▸ **Assignment**
Write the full listing out again, word for word, but omit the pictures.

▸ **Given material**
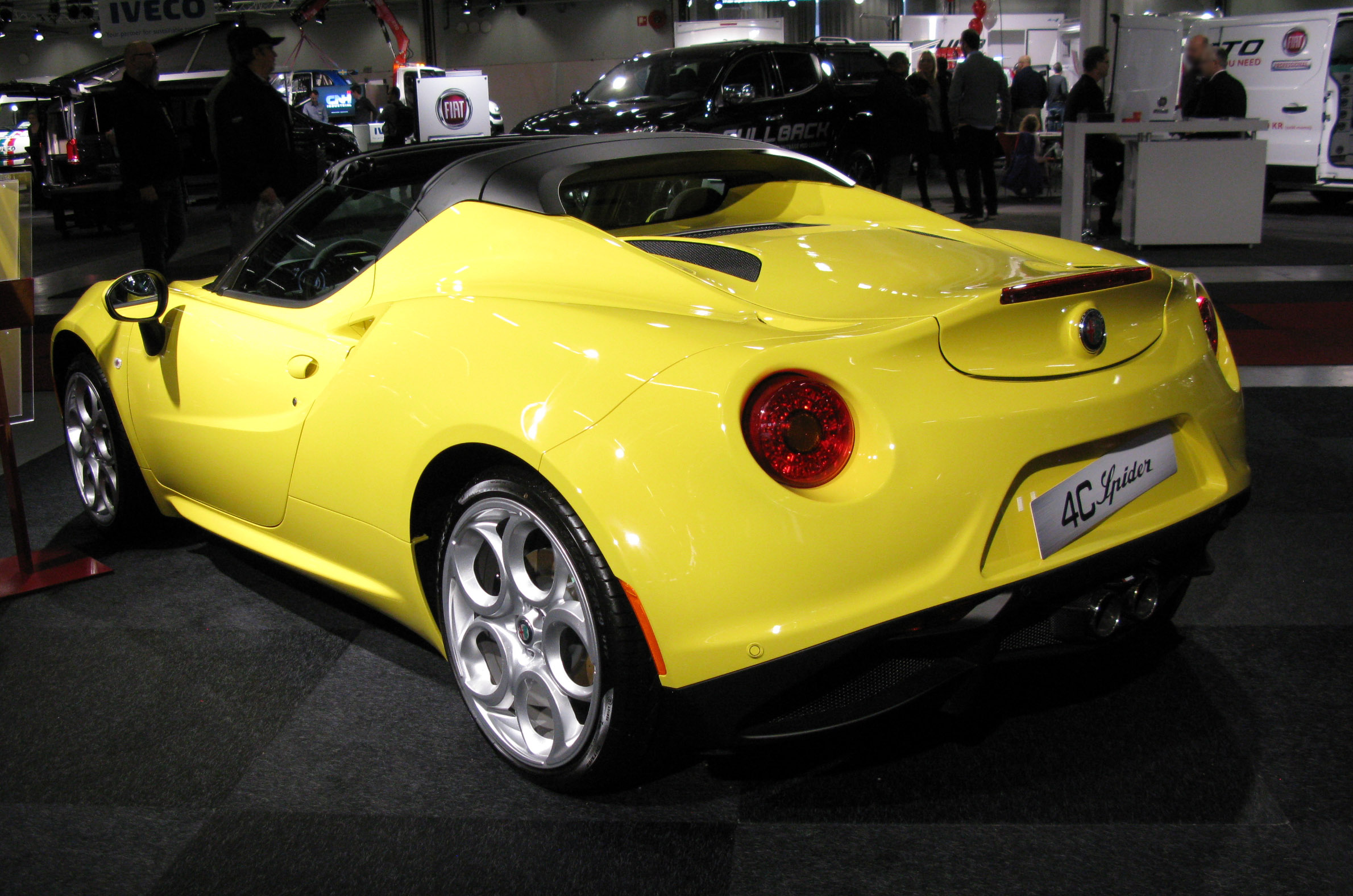 2017 Alfa Romeo 4C Spider
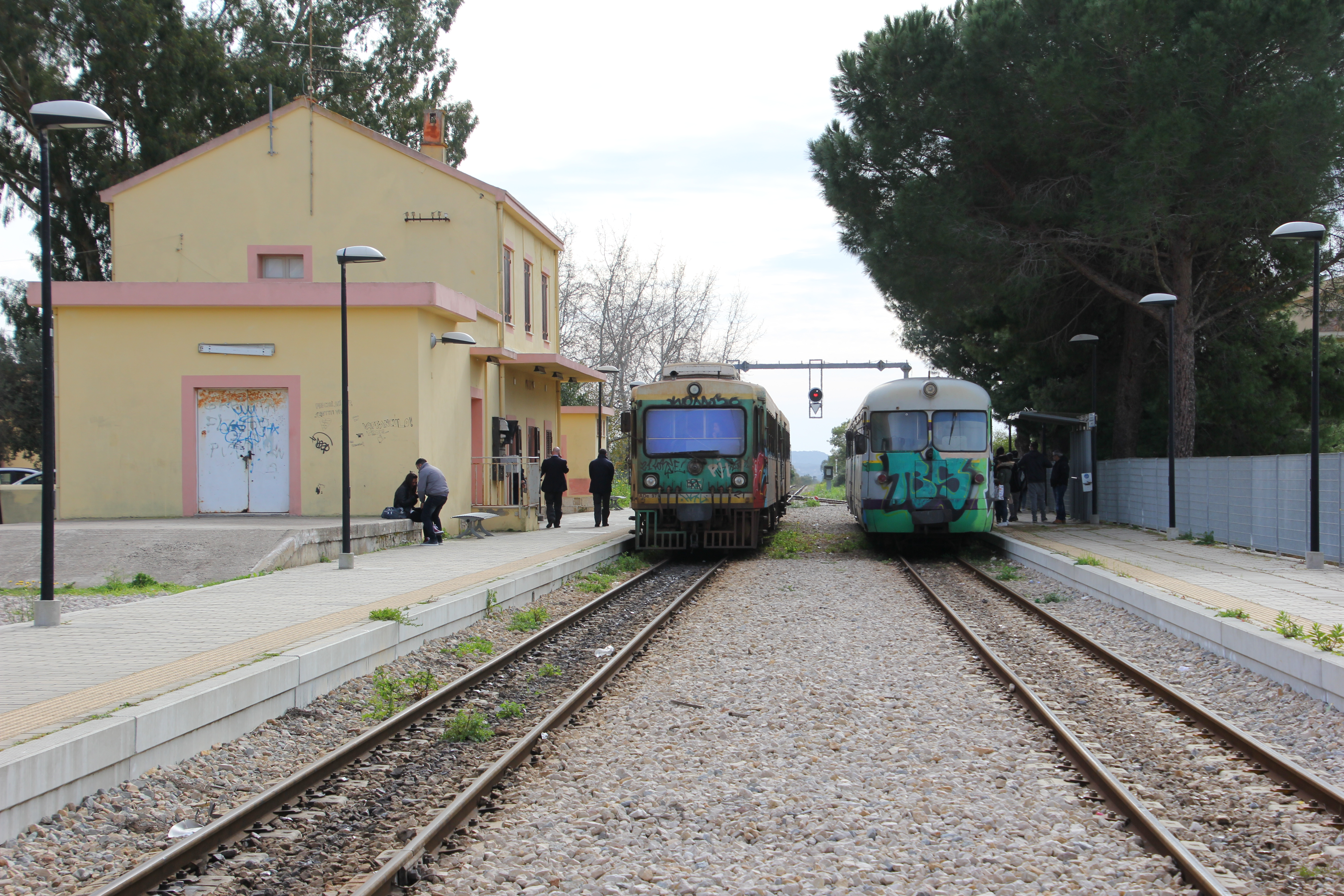 Olmedo - Stazione ferroviaria
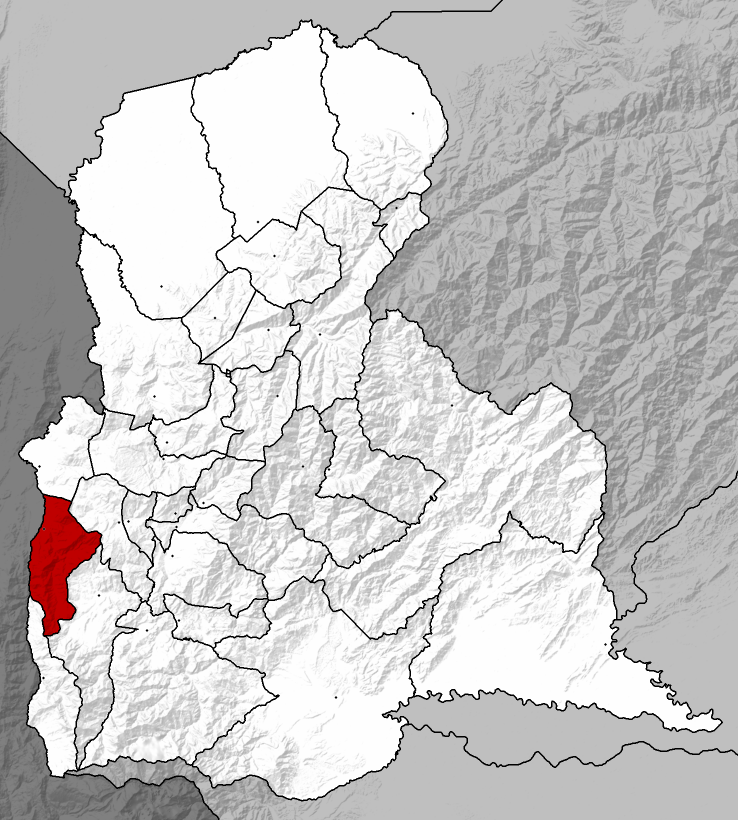 Municipio Bolívar - Táchira

▸ **Written response**
 2017 Alfa Romeo 4C Spider
 Olmedo - Stazione ferroviaria
 Municipio Bolívar - Táchira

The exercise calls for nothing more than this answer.